Jessica Fairley said: ‘When I came to college I looked to see what I could get involved in and Interact attracted me straight away. It’s something you can do between lessons, it’s great fun and you’re making a difference.’
Libby Aitken talks about an individual project she undertook. She explained: “I was told about a boy called Lewis. He’s 18 and terminally ill, and his mental capacity is much less. And his favourite thing in the world is the giraffe.
“I like to knit, so I was asked to make Lewis a giraffe. Actually I knitted him four giraffes and he likes the feel of them on his skin. It felt great that I’d helped.”
Eleanor Westlake described one of the major award winning projects the group undertook during Covid lockdown.
Before lockdown members visited local care and residential homes to interact with residents.
She said: “When all that stopped we started writing to them by snail mail, just to let people know what was happening and to help them feel less isolated.
“We sent out around 25,000 cards – at one time sending out 400 a week.”
Eve Goddard recalls delivering sunflowers and daffodils to homes around Easter, when a second lockdown was biting. “It helped people feel they weren’t forgotten,” she pointed out.
I chose QE partly because I loved the projects they’re involved in, especially around empowering women, and Interact seems like the perfect way to have your ideas heard.”
The college has its own volunteer awards event and Interact won the £30 project prize for the period poverty drive.
But typically, the group added to it and undertook two more projects: buying goats for a village in Africa and also planting trees.
Elizabeth Wheeler said: “Buying goats means they can be bred, supply milk and eventually meat – the two we bought are called Gertrude and Bertha. The rest of the money went to planting mangrove trees in Madagascar.”
Girls are largely involved in the planning and execution of projects, but Interactor Ffion Lawrence-Hall said: “It’s not just about us. The boys and others come and help when it’s a larger operation. It’s a whole college effort.”
All of those who spoke to Rotary magazine are 17-years-old and in their second year at the college.

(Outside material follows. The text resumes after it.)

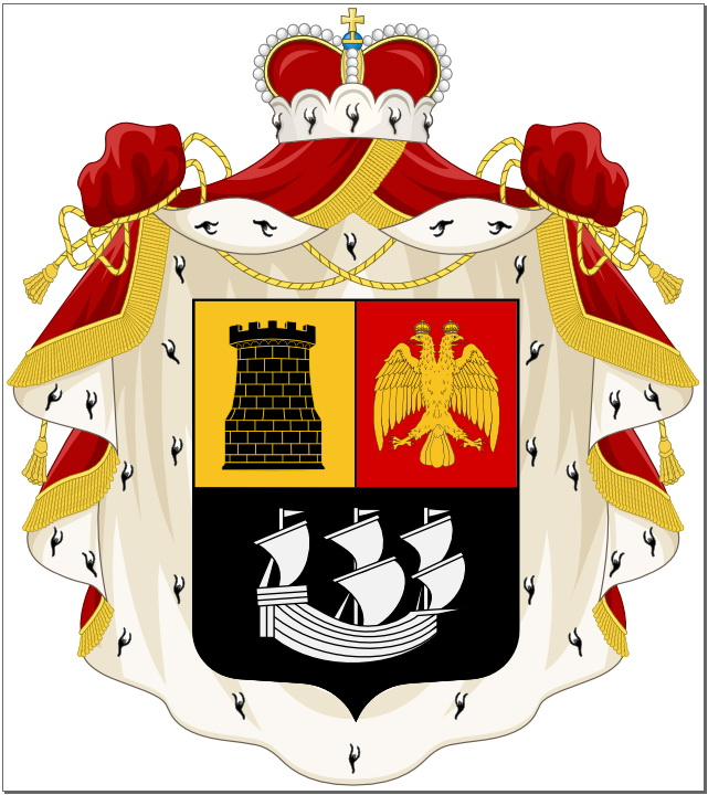 герб рода князей Андроникашвили

Newbie Mollie Presho is 16-years-old and in her first year.
“I chose QE partly because I loved the projects they’re involved in, especially around empowering women, and Interact seems like the perfect way to have your ideas heard,” she said.
The list of QE Interact projects seems endless – supporting baby banks in Hartlepool and Darlington, foodbanks, Darlington women’s refuge with clothes, Easter eggs and Christmas presents for children, a local homeless charity by donating 150 pairs of shoes.

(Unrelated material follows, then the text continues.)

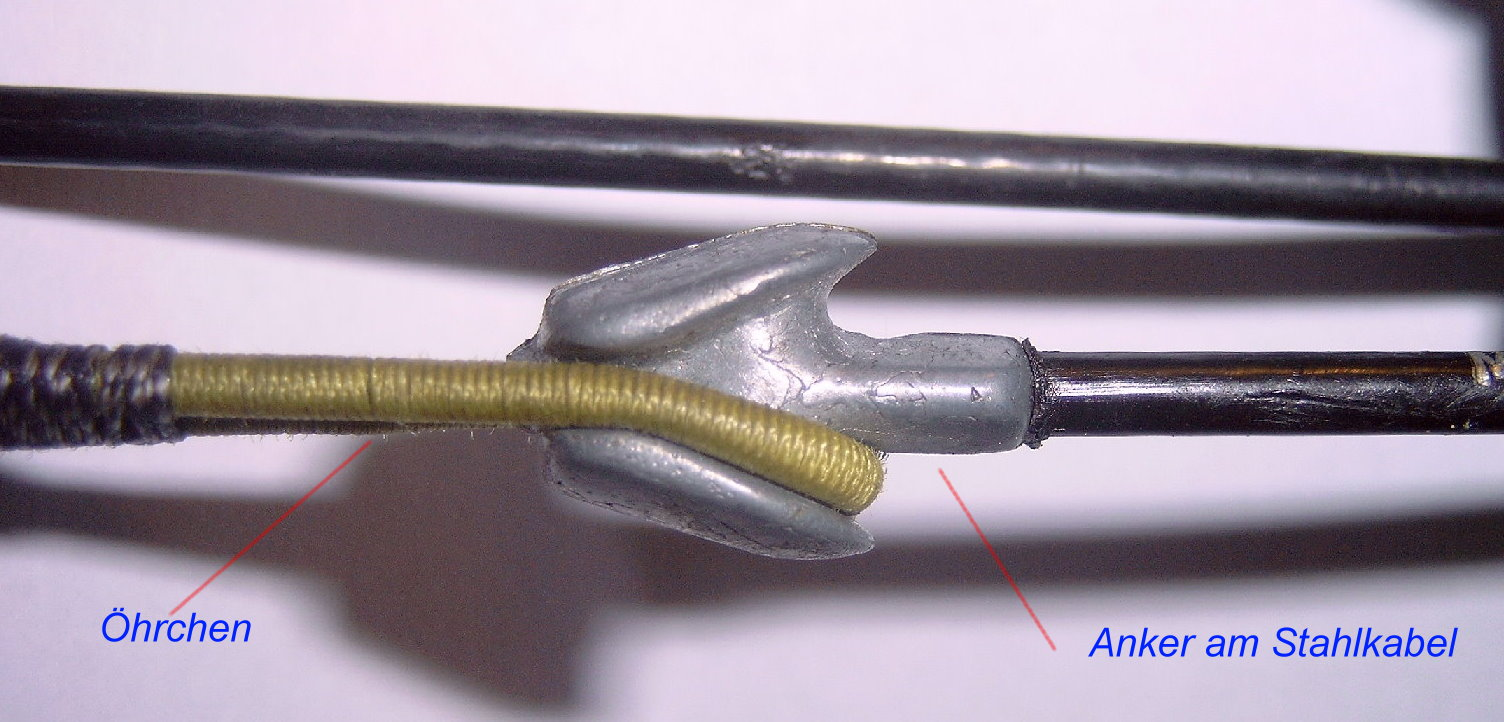 Anker eines Compoundbogens. Anker am Ende des Stahlkabels mit eingehängter Bogensehne Öhrchen

They have been on suicide awareness courses, collected for Great North Air Ambulance and the British Heart Foundation and provided craft packs for children in Darlington Memorial Hospital.
The Darlington Interactors have paid for training for six midwives in Africa, collected books for libraries in Kenya, and sent 100 bras to Africa so women are less likely to be assaulted.
The group has been nominated and won local and regional accolades, as well the Rotary GB&I awards – the latest was the BBC Make a Difference awards.
These young people, encouraged by an inspirational teacher, are examples to us all, doing their best to make that difference – to lives in County Durham, and across the world.